# YOUR OBJECTIVE
Each entry below should be printed exactly, with every image left out.
────────────────────────────────────────
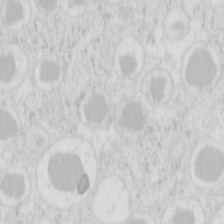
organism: Mouse
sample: Pancreas
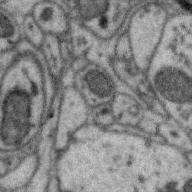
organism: Zebra finch
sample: Brain
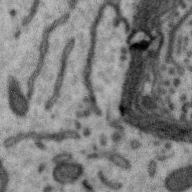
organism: Zebra finch
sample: Brain
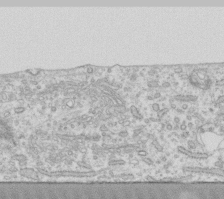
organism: Human
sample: Fibroblast cells
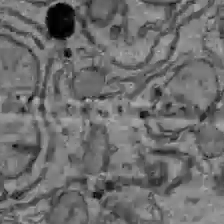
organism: C57BL Mouse
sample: Liver
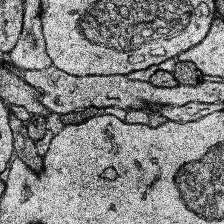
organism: Human
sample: Temporal Lobe
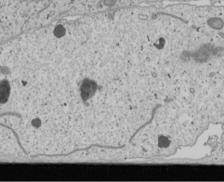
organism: Human
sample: Mitochondria in U2OS cells
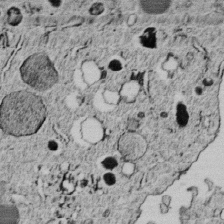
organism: C. elegans
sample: C. elegans embryo early stage
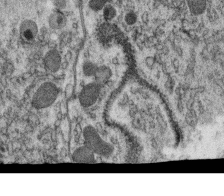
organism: C. elegans
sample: C. elegans oocyte; sperm cells
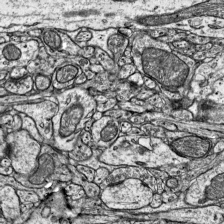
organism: Mouse
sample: Visual Cortex
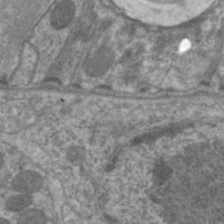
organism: C. elegans
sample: Pharynx
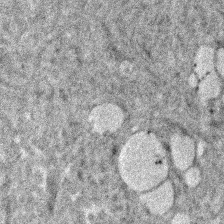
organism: Human
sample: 1205lu cells
────────────────────────────────────────
# ANSWER SECTION
organism: Mouse
sample: Pancreas
organism: Zebra finch
sample: Brain
organism: Zebra finch
sample: Brain
organism: Human
sample: Fibroblast cells
organism: C57BL Mouse
sample: Liver
organism: Human
sample: Temporal Lobe
organism: Human
sample: Mitochondria in U2OS cells
organism: C. elegans
sample: C. elegans embryo early stage
organism: C. elegans
sample: C. elegans oocyte; sperm cells
organism: Mouse
sample: Visual Cortex
organism: C. elegans
sample: Pharynx
organism: Human
sample: 1205lu cells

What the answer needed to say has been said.